**Problem details**
Please repeat the lines below exactly. Begin with the line containing "93.0 | 51.8 |" and go on through the line containing "148.0 | 52.3 |".

*** Opening Supplied material ***

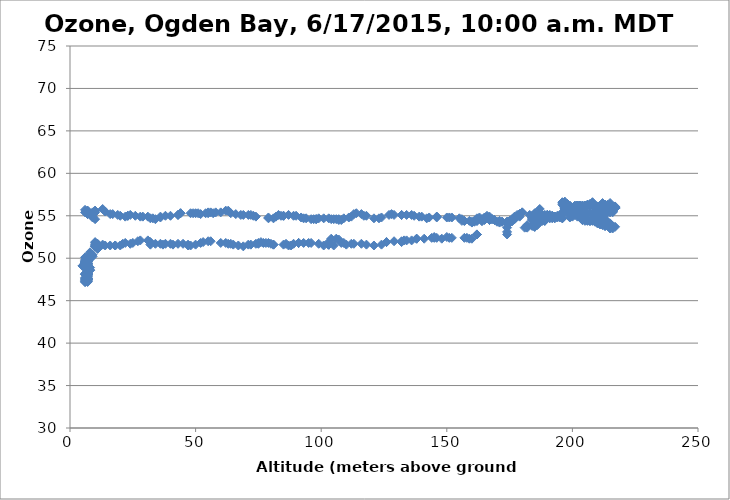
| Category | Series 0 |
|---|---|
| 6.0 | 50.1 |
| -2.0 | 50 |
| 6.0 | 49.8 |
| 6.0 | 49.5 |
| 6.0 | 49.5 |
| 6.0 | 49.3 |
| 6.0 | 49.3 |
| 6.0 | 49.3 |
| 6.0 | 49.1 |
| 6.0 | 49.1 |
| 6.0 | 49 |
| 6.0 | 49 |
| 6.0 | 49 |
| 6.0 | 49 |
| 6.0 | 49.1 |
| 6.0 | 49.1 |
| 6.0 | 49.1 |
| 6.0 | 49.2 |
| 6.0 | 49.3 |
| 6.0 | 49.4 |
| 6.0 | 49.4 |
| 6.0 | 49.4 |
| 6.0 | 49.5 |
| 6.0 | 49.6 |
| 6.0 | 49.5 |
| 6.0 | 49.5 |
| 6.0 | 49.4 |
| 6.0 | 49.2 |
| 6.0 | 49.2 |
| 6.0 | 49.2 |
| 6.0 | 49.3 |
| 6.0 | 49.3 |
| 6.0 | 49.4 |
| 6.0 | 49.4 |
| 6.0 | 49.4 |
| 6.0 | 49.4 |
| 6.0 | 49.5 |
| 6.0 | 49.6 |
| 6.0 | 49.7 |
| 7.0 | 49.7 |
| 7.0 | 49.7 |
| 7.0 | 49.8 |
| 7.0 | 49.8 |
| 7.0 | 49.6 |
| 7.0 | 49.4 |
| 7.0 | 49.2 |
| 7.0 | 49.2 |
| 7.0 | 49.3 |
| 7.0 | 49.4 |
| 7.0 | 49.4 |
| 7.0 | 49.4 |
| 7.0 | 49.4 |
| 7.0 | 49.4 |
| 7.0 | 49.3 |
| 7.0 | 49.2 |
| 7.0 | 49.1 |
| 7.0 | 49 |
| 7.0 | 49 |
| 7.0 | 48.9 |
| 7.0 | 48.9 |
| 7.0 | 48.6 |
| 7.0 | 48.5 |
| 7.0 | 48.4 |
| 7.0 | 48.2 |
| 7.0 | 48 |
| 7.0 | 47.8 |
| 7.0 | 47.6 |
| 7.0 | 47.6 |
| 7.0 | 47.6 |
| 7.0 | 47.5 |
| 7.0 | 47.5 |
| 7.0 | 47.5 |
| 7.0 | 47.5 |
| 7.0 | 47.5 |
| 7.0 | 47.6 |
| 7.0 | 47.6 |
| 7.0 | 47.6 |
| 7.0 | 47.6 |
| 7.0 | 47.5 |
| 7.0 | 47.4 |
| 7.0 | 47.3 |
| 7.0 | 47.3 |
| 7.0 | 47.4 |
| 7.0 | 47.3 |
| 7.0 | 47.3 |
| 7.0 | 47.2 |
| 6.0 | 47.2 |
| 6.0 | 47.2 |
| 6.0 | 47.3 |
| 6.0 | 47.4 |
| 6.0 | 47.5 |
| 6.0 | 47.6 |
| 6.0 | 47.7 |
| 7.0 | 47.9 |
| 7.0 | 48.1 |
| 7.0 | 48.1 |
| 7.0 | 48.2 |
| 7.0 | 48.2 |
| 7.0 | 48.1 |
| 6.0 | 48.1 |
| 6.0 | 48.2 |
| 6.0 | 48.1 |
| 7.0 | 47.8 |
| 7.0 | 47.8 |
| 7.0 | 47.7 |
| 7.0 | 47.6 |
| 7.0 | 47.9 |
| 7.0 | 48.1 |
| 7.0 | 48.1 |
| 7.0 | 48.2 |
| 7.0 | 48.5 |
| 7.0 | 48.7 |
| 7.0 | 48.8 |
| 7.0 | 48.8 |
| 7.0 | 48.9 |
| 7.0 | 49.1 |
| 7.0 | 48.9 |
| 7.0 | 48.7 |
| 7.0 | 48.8 |
| 7.0 | 49.6 |
| 7.0 | 49.3 |
| 7.0 | 49.1 |
| 7.0 | 49.5 |
| 7.0 | 49.6 |
| 7.0 | 49.6 |
| 7.0 | 49.6 |
| 7.0 | 49.3 |
| 8.0 | 48.9 |
| 8.0 | 48.6 |
| 8.0 | 48.6 |
| 7.0 | 48.6 |
| 7.0 | 48.2 |
| 7.0 | 48.1 |
| 7.0 | 48 |
| 7.0 | 48 |
| 7.0 | 48.2 |
| 7.0 | 48.3 |
| 7.0 | 48.5 |
| 7.0 | 48.6 |
| 7.0 | 48.7 |
| 7.0 | 49.1 |
| 6.0 | 49.2 |
| 6.0 | 49.2 |
| 5.0 | 49.1 |
| 5.0 | 49.1 |
| 6.0 | 49.2 |
| 6.0 | 49.3 |
| 7.0 | 49.6 |
| 7.0 | 49.6 |
| 7.0 | 49.7 |
| 8.0 | 50 |
| 8.0 | 50.5 |
| 8.0 | 50.7 |
| 9.0 | 50.2 |
| 9.0 | 50.4 |
| 11.0 | 51.1 |
| 11.0 | 51.2 |
| 11.0 | 51.3 |
| 11.0 | 51.5 |
| 11.0 | 51.5 |
| 11.0 | 51.6 |
| 10.0 | 51.4 |
| 10.0 | 51.5 |
| 10.0 | 51.4 |
| 10.0 | 51.4 |
| 10.0 | 51.8 |
| 10.0 | 51.9 |
| 10.0 | 51.6 |
| 11.0 | 51.6 |
| 11.0 | 51.7 |
| 13.0 | 51.6 |
| 14.0 | 51.5 |
| 16.0 | 51.5 |
| 18.0 | 51.5 |
| 18.0 | 51.5 |
| 20.0 | 51.5 |
| 21.0 | 51.7 |
| 22.0 | 51.8 |
| 24.0 | 51.7 |
| 25.0 | 51.8 |
| 27.0 | 52 |
| 28.0 | 52.1 |
| 31.0 | 52.1 |
| 32.0 | 51.9 |
| 32.0 | 51.6 |
| 34.0 | 51.7 |
| 36.0 | 51.7 |
| 37.0 | 51.6 |
| 38.0 | 51.7 |
| 40.0 | 51.7 |
| 41.0 | 51.6 |
| 43.0 | 51.7 |
| 45.0 | 51.7 |
| 47.0 | 51.6 |
| 47.0 | 51.5 |
| 48.0 | 51.5 |
| 50.0 | 51.6 |
| 52.0 | 51.8 |
| 53.0 | 51.9 |
| 55.0 | 52 |
| 56.0 | 52 |
| 60.0 | 51.8 |
| 62.0 | 51.8 |
| 63.0 | 51.7 |
| 64.0 | 51.7 |
| 65.0 | 51.6 |
| 67.0 | 51.5 |
| 69.0 | 51.4 |
| 71.0 | 51.6 |
| 72.0 | 51.6 |
| 74.0 | 51.7 |
| 75.0 | 51.7 |
| 75.0 | 51.8 |
| 76.0 | 51.9 |
| 77.0 | 51.8 |
| 78.0 | 51.8 |
| 79.0 | 51.8 |
| 80.0 | 51.7 |
| 81.0 | 51.6 |
| 81.0 | 51.6 |
| 85.0 | 51.6 |
| 86.0 | 51.7 |
| 87.0 | 51.5 |
| 88.0 | 51.5 |
| 89.0 | 51.7 |
| 91.0 | 51.8 |
| 91.0 | 51.8 |
| 91.0 | 51.8 |
| 93.0 | 51.8 |
| 95.0 | 51.8 |
| 96.0 | 51.8 |
| 99.0 | 51.7 |
| 101.0 | 51.5 |
| 103.0 | 51.6 |
| 103.0 | 51.6 |
| 103.0 | 51.6 |
| 103.0 | 51.6 |
| 103.0 | 51.6 |
| 103.0 | 51.9 |
| 104.0 | 52.3 |
| 105.0 | 51.5 |
| 106.0 | 52.3 |
| 107.0 | 52.2 |
| 108.0 | 51.8 |
| 109.0 | 51.8 |
| 110.0 | 51.6 |
| 112.0 | 51.7 |
| 113.0 | 51.7 |
| 116.0 | 51.7 |
| 118.0 | 51.6 |
| 121.0 | 51.5 |
| 124.0 | 51.6 |
| 126.0 | 51.9 |
| 126.0 | 51.9 |
| 129.0 | 52 |
| 132.0 | 51.9 |
| 132.0 | 52 |
| 133.0 | 52.1 |
| 134.0 | 52.1 |
| 136.0 | 52.1 |
| 138.0 | 52.3 |
| 138.0 | 52.3 |
| 141.0 | 52.3 |
| 144.0 | 52.4 |
| 145.0 | 52.5 |
| 145.0 | 52.4 |
| 146.0 | 52.4 |
| 148.0 | 52.3 |
| 150.0 | 52.5 |
| 151.0 | 52.4 |
| 152.0 | 52.4 |
| 157.0 | 52.4 |
| 158.0 | 52.4 |
| 159.0 | 52.3 |
| 160.0 | 52.3 |
| 162.0 | 52.8 |
| 162.0 | 52.8 |
| 162.0 | 52.8 |
| 174.0 | 52.8 |
| 174.0 | 53.1 |
| 174.0 | 53.6 |
| 181.0 | 53.6 |
| 182.0 | 53.6 |
| 182.0 | 53.9 |
| 184.0 | 53.9 |
| 184.0 | 53.8 |
| 185.0 | 53.9 |
| 185.0 | 53.8 |
| 185.0 | 53.8 |
| 185.0 | 53.8 |
| 185.0 | 53.7 |
| 185.0 | 53.7 |
| 186.0 | 53.9 |
| 185.0 | 54 |
| 185.0 | 54.5 |
| 189.0 | 54.4 |
| 189.0 | 54.4 |
| 189.0 | 54.5 |
| 189.0 | 54.9 |
| 187.0 | 55.8 |
| 185.0 | 55.3 |
| 185.0 | 55.2 |
| 185.0 | 55.2 |
| 185.0 | 55.2 |
| 185.0 | 55.2 |
| 185.0 | 55.2 |
| 185.0 | 55.2 |
| 185.0 | 55.2 |
| 185.0 | 55.1 |
| 185.0 | 55 |
| 185.0 | 55 |
| 185.0 | 54.7 |
| 184.0 | 54.6 |
| 184.0 | 54.5 |
| 184.0 | 54.5 |
| 184.0 | 54.7 |
| 184.0 | 54.8 |
| 184.0 | 54.8 |
| 185.0 | 54.9 |
| 185.0 | 55 |
| 185.0 | 55.2 |
| 186.0 | 55.2 |
| 186.0 | 54.6 |
| 187.0 | 54.4 |
| 188.0 | 54.4 |
| 188.0 | 54.5 |
| 189.0 | 54.6 |
| 191.0 | 54.7 |
| 192.0 | 54.8 |
| 192.0 | 54.7 |
| 193.0 | 54.7 |
| 194.0 | 54.8 |
| 195.0 | 54.8 |
| 196.0 | 54.7 |
| 196.0 | 54.7 |
| 199.0 | 54.8 |
| 200.0 | 54.9 |
| 202.0 | 54.9 |
| 203.0 | 55 |
| 203.0 | 55.2 |
| 204.0 | 55.3 |
| 204.0 | 55.3 |
| 206.0 | 55.3 |
| 207.0 | 55.3 |
| 208.0 | 55.2 |
| 209.0 | 55.1 |
| 210.0 | 55.2 |
| 211.0 | 55.3 |
| 212.0 | 55.3 |
| 212.0 | 55.4 |
| 213.0 | 55.4 |
| 213.0 | 55.4 |
| 214.0 | 55.4 |
| 214.0 | 55.4 |
| 215.0 | 55.4 |
| 215.0 | 55.5 |
| 215.0 | 55.5 |
| 216.0 | 55.4 |
| 216.0 | 55.5 |
| 216.0 | 55.5 |
| 216.0 | 55.5 |
| 216.0 | 55.6 |
| 216.0 | 55.6 |
| 216.0 | 55.8 |
| 217.0 | 55.9 |
| 217.0 | 55.9 |
| 217.0 | 55.9 |
| 217.0 | 55.9 |
| 217.0 | 56 |
| 217.0 | 56 |
| 217.0 | 56.1 |
| 217.0 | 56 |
| 216.0 | 56 |
| 216.0 | 56 |
| 216.0 | 56.1 |
| 215.0 | 56.2 |
| 215.0 | 56.2 |
| 215.0 | 56.2 |
| 215.0 | 56.2 |
| 215.0 | 56.3 |
| 215.0 | 56.5 |
| 215.0 | 56.3 |
| 214.0 | 56.3 |
| 214.0 | 56.2 |
| 214.0 | 56.2 |
| 213.0 | 56.2 |
| 213.0 | 56.3 |
| 213.0 | 56.3 |
| 212.0 | 56.2 |
| 212.0 | 56.3 |
| 212.0 | 56.2 |
| 212.0 | 56.4 |
| 212.0 | 56.5 |
| 212.0 | 56.4 |
| 212.0 | 56.3 |
| 212.0 | 56.2 |
| 211.0 | 56.2 |
| 211.0 | 56.2 |
| 211.0 | 56.2 |
| 211.0 | 56.2 |
| 211.0 | 56.2 |
| 211.0 | 56.2 |
| 211.0 | 56.2 |
| 211.0 | 56.2 |
| 211.0 | 56.1 |
| 211.0 | 56 |
| 211.0 | 55.9 |
| 210.0 | 55.9 |
| 210.0 | 56.1 |
| 210.0 | 56.1 |
| 210.0 | 56 |
| 210.0 | 56 |
| 210.0 | 55.9 |
| 209.0 | 55.9 |
| 209.0 | 55.9 |
| 209.0 | 56 |
| 209.0 | 56.1 |
| 209.0 | 56.1 |
| 209.0 | 56.2 |
| 209.0 | 56.2 |
| 208.0 | 56.4 |
| 208.0 | 56.5 |
| 208.0 | 56.6 |
| 208.0 | 56.5 |
| 207.0 | 56.4 |
| 207.0 | 56.3 |
| 207.0 | 56.2 |
| 207.0 | 56.2 |
| 207.0 | 56.2 |
| 206.0 | 56.2 |
| 207.0 | 56.2 |
| 206.0 | 56.3 |
| 206.0 | 56.3 |
| 205.0 | 56.2 |
| 205.0 | 56.2 |
| 205.0 | 56.1 |
| 205.0 | 56.1 |
| 204.0 | 56.1 |
| 204.0 | 56.2 |
| 204.0 | 56.2 |
| 204.0 | 56.1 |
| 204.0 | 56.1 |
| 203.0 | 56.2 |
| 203.0 | 56.2 |
| 203.0 | 56.2 |
| 203.0 | 56.2 |
| 203.0 | 56.2 |
| 203.0 | 56 |
| 203.0 | 56.1 |
| 203.0 | 56.1 |
| 203.0 | 56.2 |
| 203.0 | 56.2 |
| 203.0 | 56.2 |
| 203.0 | 56.1 |
| 203.0 | 56.2 |
| 203.0 | 56.2 |
| 202.0 | 56.2 |
| 202.0 | 56.1 |
| 202.0 | 56 |
| 202.0 | 55.9 |
| 202.0 | 56 |
| 202.0 | 56.2 |
| 202.0 | 56.2 |
| 202.0 | 56.2 |
| 202.0 | 56.2 |
| 202.0 | 56.2 |
| 201.0 | 56.2 |
| 201.0 | 56.1 |
| 201.0 | 56.1 |
| 201.0 | 56.1 |
| 201.0 | 56.1 |
| 201.0 | 55.9 |
| 200.0 | 55.9 |
| 200.0 | 55.9 |
| 200.0 | 55.9 |
| 200.0 | 55.9 |
| 200.0 | 55.8 |
| 200.0 | 55.8 |
| 200.0 | 55.8 |
| 199.0 | 55.8 |
| 199.0 | 55.8 |
| 199.0 | 55.8 |
| 199.0 | 55.6 |
| 199.0 | 55.5 |
| 199.0 | 55.5 |
| 199.0 | 55.4 |
| 199.0 | 55.4 |
| 199.0 | 55.4 |
| 199.0 | 55.6 |
| 199.0 | 55.6 |
| 199.0 | 55.5 |
| 198.0 | 55.5 |
| 198.0 | 55.5 |
| 198.0 | 55.7 |
| 198.0 | 55.7 |
| 198.0 | 55.8 |
| 198.0 | 55.8 |
| 198.0 | 55.8 |
| 198.0 | 55.8 |
| 198.0 | 55.8 |
| 198.0 | 55.8 |
| 198.0 | 55.8 |
| 198.0 | 55.8 |
| 198.0 | 55.8 |
| 198.0 | 55.8 |
| 197.0 | 55.8 |
| 197.0 | 55.8 |
| 197.0 | 55.8 |
| 197.0 | 55.9 |
| 197.0 | 56 |
| 197.0 | 56 |
| 197.0 | 56.1 |
| 198.0 | 56.1 |
| 198.0 | 56.2 |
| 198.0 | 56.2 |
| 198.0 | 56.2 |
| 198.0 | 56.1 |
| 198.0 | 56.1 |
| 198.0 | 56.1 |
| 198.0 | 56.1 |
| 198.0 | 56.1 |
| 197.0 | 56.1 |
| 197.0 | 56 |
| 197.0 | 55.9 |
| 197.0 | 55.9 |
| 197.0 | 55.8 |
| 197.0 | 55.8 |
| 197.0 | 55.9 |
| 197.0 | 56.1 |
| 197.0 | 56.1 |
| 196.0 | 56.3 |
| 196.0 | 56.5 |
| 196.0 | 56.6 |
| 197.0 | 56.6 |
| 197.0 | 56.6 |
| 197.0 | 56.6 |
| 197.0 | 56.6 |
| 197.0 | 56.6 |
| 197.0 | 56.5 |
| 197.0 | 56.6 |
| 197.0 | 56.5 |
| 198.0 | 56.4 |
| 198.0 | 56.3 |
| 198.0 | 56.2 |
| 198.0 | 56.2 |
| 198.0 | 56.2 |
| 198.0 | 56.2 |
| 199.0 | 56.2 |
| 199.0 | 56 |
| 199.0 | 55.9 |
| 199.0 | 55.9 |
| 199.0 | 55.9 |
| 199.0 | 55.9 |
| 199.0 | 55.7 |
| 200.0 | 55.5 |
| 200.0 | 55.4 |
| 201.0 | 55.3 |
| 201.0 | 55.2 |
| 201.0 | 55.1 |
| 202.0 | 55.1 |
| 202.0 | 55.1 |
| 204.0 | 54.7 |
| 204.0 | 54.5 |
| 204.0 | 54.5 |
| 205.0 | 54.5 |
| 205.0 | 54.4 |
| 206.0 | 54.4 |
| 207.0 | 54.4 |
| 207.0 | 54.4 |
| 208.0 | 54.6 |
| 208.0 | 54.6 |
| 209.0 | 54.5 |
| 209.0 | 54.4 |
| 209.0 | 54.4 |
| 210.0 | 54.2 |
| 210.0 | 54.1 |
| 211.0 | 54 |
| 211.0 | 54 |
| 212.0 | 53.9 |
| 213.0 | 53.9 |
| 213.0 | 53.8 |
| 213.0 | 53.8 |
| 214.0 | 53.8 |
| 214.0 | 53.8 |
| 215.0 | 53.6 |
| 215.0 | 53.5 |
| 216.0 | 53.5 |
| 217.0 | 53.7 |
| 216.0 | 53.8 |
| 215.0 | 54 |
| 215.0 | 54 |
| 215.0 | 54 |
| 215.0 | 54 |
| 215.0 | 54.1 |
| 214.0 | 54.1 |
| 214.0 | 54.1 |
| 214.0 | 54.1 |
| 214.0 | 54.2 |
| 214.0 | 54.3 |
| 213.0 | 54.3 |
| 213.0 | 54.3 |
| 213.0 | 54.4 |
| 212.0 | 54.4 |
| 212.0 | 54.4 |
| 212.0 | 54.4 |
| 212.0 | 54.4 |
| 211.0 | 54.3 |
| 211.0 | 54.3 |
| 211.0 | 54.4 |
| 211.0 | 54.4 |
| 211.0 | 54.5 |
| 211.0 | 54.5 |
| 211.0 | 54.4 |
| 211.0 | 54.4 |
| 212.0 | 54.5 |
| 212.0 | 54.5 |
| 212.0 | 54.5 |
| 212.0 | 54.5 |
| 212.0 | 54.4 |
| 212.0 | 54.4 |
| 212.0 | 54.4 |
| 212.0 | 54.4 |
| 212.0 | 54.3 |
| 212.0 | 54.3 |
| 213.0 | 54.3 |
| 213.0 | 54.3 |
| 213.0 | 54.4 |
| 212.0 | 54.5 |
| 212.0 | 54.6 |
| 212.0 | 54.5 |
| 213.0 | 54.5 |
| 213.0 | 54.6 |
| 212.0 | 54.7 |
| 212.0 | 54.7 |
| 212.0 | 54.8 |
| 212.0 | 54.8 |
| 212.0 | 54.7 |
| 211.0 | 54.6 |
| 211.0 | 54.5 |
| 211.0 | 54.5 |
| 211.0 | 54.6 |
| 211.0 | 54.5 |
| 211.0 | 54.5 |
| 211.0 | 54.7 |
| 211.0 | 54.7 |
| 211.0 | 54.8 |
| 211.0 | 54.8 |
| 210.0 | 54.8 |
| 211.0 | 54.6 |
| 211.0 | 54.6 |
| 211.0 | 54.6 |
| 211.0 | 54.6 |
| 211.0 | 54.5 |
| 211.0 | 54.5 |
| 211.0 | 54.5 |
| 211.0 | 54.4 |
| 211.0 | 54.4 |
| 211.0 | 54.5 |
| 212.0 | 54.6 |
| 212.0 | 54.7 |
| 212.0 | 54.6 |
| 212.0 | 54.5 |
| 212.0 | 54.5 |
| 212.0 | 54.5 |
| 212.0 | 54.5 |
| 211.0 | 54.5 |
| 211.0 | 54.5 |
| 211.0 | 54.5 |
| 211.0 | 54.5 |
| 211.0 | 54.5 |
| 211.0 | 54.3 |
| 211.0 | 54.3 |
| 211.0 | 54.3 |
| 210.0 | 54.3 |
| 209.0 | 54.3 |
| 209.0 | 54.4 |
| 209.0 | 54.4 |
| 208.0 | 54.4 |
| 207.0 | 54.4 |
| 206.0 | 54.5 |
| 206.0 | 54.5 |
| 205.0 | 54.7 |
| 204.0 | 54.7 |
| 204.0 | 54.8 |
| 203.0 | 55 |
| 202.0 | 55.1 |
| 202.0 | 55.2 |
| 201.0 | 55.2 |
| 200.0 | 55.3 |
| 199.0 | 55.4 |
| 199.0 | 55.4 |
| 198.0 | 55.4 |
| 197.0 | 55.4 |
| 196.0 | 55.4 |
| 196.0 | 55.3 |
| 194.0 | 55 |
| 193.0 | 54.9 |
| 193.0 | 54.9 |
| 193.0 | 54.9 |
| 192.0 | 55 |
| 192.0 | 55 |
| 191.0 | 55.1 |
| 190.0 | 55.1 |
| 190.0 | 55.1 |
| 189.0 | 55.1 |
| 188.0 | 55.1 |
| 187.0 | 55.1 |
| 186.0 | 54.9 |
| 185.0 | 54.9 |
| 185.0 | 55 |
| 184.0 | 55 |
| 183.0 | 55.1 |
| 180.0 | 55.4 |
| 180.0 | 55.4 |
| 179.0 | 55.2 |
| 179.0 | 54.9 |
| 179.0 | 55.2 |
| 178.0 | 55.1 |
| 177.0 | 54.9 |
| 177.0 | 54.6 |
| 177.0 | 54.7 |
| 176.0 | 54.6 |
| 176.0 | 54.4 |
| 176.0 | 54.4 |
| 176.0 | 54.5 |
| 176.0 | 54.4 |
| 175.0 | 54.2 |
| 175.0 | 54.3 |
| 175.0 | 54.2 |
| 176.0 | 54.4 |
| 175.0 | 54.2 |
| 175.0 | 54.2 |
| 175.0 | 54.4 |
| 175.0 | 54.4 |
| 174.0 | 54.3 |
| 174.0 | 54.1 |
| 174.0 | 54.3 |
| 172.0 | 54.3 |
| 172.0 | 54.3 |
| 171.0 | 54.2 |
| 171.0 | 54.4 |
| 170.0 | 54.3 |
| 169.0 | 54.5 |
| 169.0 | 54.5 |
| 168.0 | 54.6 |
| 168.0 | 54.6 |
| 167.0 | 54.7 |
| 167.0 | 54.5 |
| 167.0 | 54.5 |
| 167.0 | 54.6 |
| 167.0 | 54.9 |
| 166.0 | 54.8 |
| 166.0 | 54.8 |
| 166.0 | 55 |
| 165.0 | 54.8 |
| 165.0 | 54.6 |
| 165.0 | 54.6 |
| 165.0 | 54.5 |
| 164.0 | 54.4 |
| 164.0 | 54.4 |
| 164.0 | 54.4 |
| 164.0 | 54.5 |
| 164.0 | 54.6 |
| 163.0 | 54.8 |
| 162.0 | 54.7 |
| 162.0 | 54.4 |
| 162.0 | 54.4 |
| 161.0 | 54.4 |
| 161.0 | 54.4 |
| 161.0 | 54.3 |
| 160.0 | 54.3 |
| 160.0 | 54.2 |
| 159.0 | 54.4 |
| 157.0 | 54.4 |
| 157.0 | 54.4 |
| 156.0 | 54.4 |
| 156.0 | 54.6 |
| 155.0 | 54.7 |
| 152.0 | 54.8 |
| 151.0 | 54.8 |
| 150.0 | 54.8 |
| 146.0 | 54.9 |
| 146.0 | 54.9 |
| 146.0 | 54.8 |
| 143.0 | 54.8 |
| 142.0 | 54.7 |
| 140.0 | 54.9 |
| 139.0 | 54.9 |
| 137.0 | 55 |
| 136.0 | 55.1 |
| 134.0 | 55.1 |
| 132.0 | 55.1 |
| 132.0 | 55.1 |
| 129.0 | 55.1 |
| 128.0 | 55.2 |
| 127.0 | 55.1 |
| 124.0 | 54.8 |
| 123.0 | 54.7 |
| 121.0 | 54.7 |
| 118.0 | 55 |
| 117.0 | 55 |
| 116.0 | 55.2 |
| 114.0 | 55.3 |
| 113.0 | 55.2 |
| 112.0 | 54.9 |
| 111.0 | 54.8 |
| 109.0 | 54.7 |
| 108.0 | 54.5 |
| 107.0 | 54.5 |
| 107.0 | 54.6 |
| 106.0 | 54.6 |
| 105.0 | 54.6 |
| 104.0 | 54.6 |
| 103.0 | 54.7 |
| 101.0 | 54.7 |
| 99.0 | 54.7 |
| 98.0 | 54.6 |
| 98.0 | 54.6 |
| 97.0 | 54.6 |
| 96.0 | 54.6 |
| 94.0 | 54.7 |
| 93.0 | 54.7 |
| 92.0 | 54.8 |
| 90.0 | 55 |
| 89.0 | 55 |
| 87.0 | 55.1 |
| 85.0 | 55 |
| 85.0 | 55 |
| 84.0 | 55 |
| 83.0 | 55.1 |
| 82.0 | 54.9 |
| 81.0 | 54.7 |
| 79.0 | 54.7 |
| 79.0 | 54.8 |
| 74.0 | 54.9 |
| 73.0 | 55 |
| 72.0 | 55.1 |
| 71.0 | 55.1 |
| 69.0 | 55.1 |
| 68.0 | 55.1 |
| 66.0 | 55.2 |
| 64.0 | 55.3 |
| 63.0 | 55.6 |
| 62.0 | 55.6 |
| 60.0 | 55.4 |
| 58.0 | 55.4 |
| 57.0 | 55.3 |
| 56.0 | 55.4 |
| 55.0 | 55.4 |
| 55.0 | 55.3 |
| 54.0 | 55.3 |
| 52.0 | 55.2 |
| 51.0 | 55.3 |
| 50.0 | 55.3 |
| 49.0 | 55.3 |
| 48.0 | 55.3 |
| 44.0 | 55.3 |
| 44.0 | 55.3 |
| 43.0 | 55.1 |
| 43.0 | 55.1 |
| 40.0 | 55 |
| 38.0 | 55 |
| 36.0 | 54.9 |
| 36.0 | 54.8 |
| 34.0 | 54.6 |
| 33.0 | 54.7 |
| 32.0 | 54.7 |
| 31.0 | 54.9 |
| 29.0 | 54.9 |
| 28.0 | 54.9 |
| 26.0 | 55 |
| 24.0 | 55.1 |
| 23.0 | 55 |
| 23.0 | 55 |
| 22.0 | 54.9 |
| 20.0 | 55 |
| 19.0 | 55.1 |
| 17.0 | 55.2 |
| 16.0 | 55.2 |
| 14.0 | 55.5 |
| 13.0 | 55.8 |
| 10.0 | 55.6 |
| 10.0 | 55.6 |
| 10.0 | 55.4 |
| 10.0 | 54.6 |
| 9.0 | 54.8 |
| 9.0 | 54.9 |
| 9.0 | 55.4 |
| 7.0 | 55.6 |
| 6.0 | 55.4 |
| 6.0 | 55.7 |
| 7.0 | 55.6 |
| 7.0 | 55.5 |
| 7.0 | 55.3 |
| 7.0 | 55.5 |
| 7.0 | 55.4 |
| 7.0 | 55.4 |
| 7.0 | 55.2 |
| 7.0 | 55.2 |

*** Closing Supplied material ***

**Task output**
| 93.0 | 51.8 |
| 95.0 | 51.8 |
| 96.0 | 51.8 |
| 99.0 | 51.7 |
| 101.0 | 51.5 |
| 103.0 | 51.6 |
| 103.0 | 51.6 |
| 103.0 | 51.6 |
| 103.0 | 51.6 |
| 103.0 | 51.6 |
| 103.0 | 51.9 |
| 104.0 | 52.3 |
| 105.0 | 51.5 |
| 106.0 | 52.3 |
| 107.0 | 52.2 |
| 108.0 | 51.8 |
| 109.0 | 51.8 |
| 110.0 | 51.6 |
| 112.0 | 51.7 |
| 113.0 | 51.7 |
| 116.0 | 51.7 |
| 118.0 | 51.6 |
| 121.0 | 51.5 |
| 124.0 | 51.6 |
| 126.0 | 51.9 |
| 126.0 | 51.9 |
| 129.0 | 52 |
| 132.0 | 51.9 |
| 132.0 | 52 |
| 133.0 | 52.1 |
| 134.0 | 52.1 |
| 136.0 | 52.1 |
| 138.0 | 52.3 |
| 138.0 | 52.3 |
| 141.0 | 52.3 |
| 144.0 | 52.4 |
| 145.0 | 52.5 |
| 145.0 | 52.4 |
| 146.0 | 52.4 |
| 148.0 | 52.3 |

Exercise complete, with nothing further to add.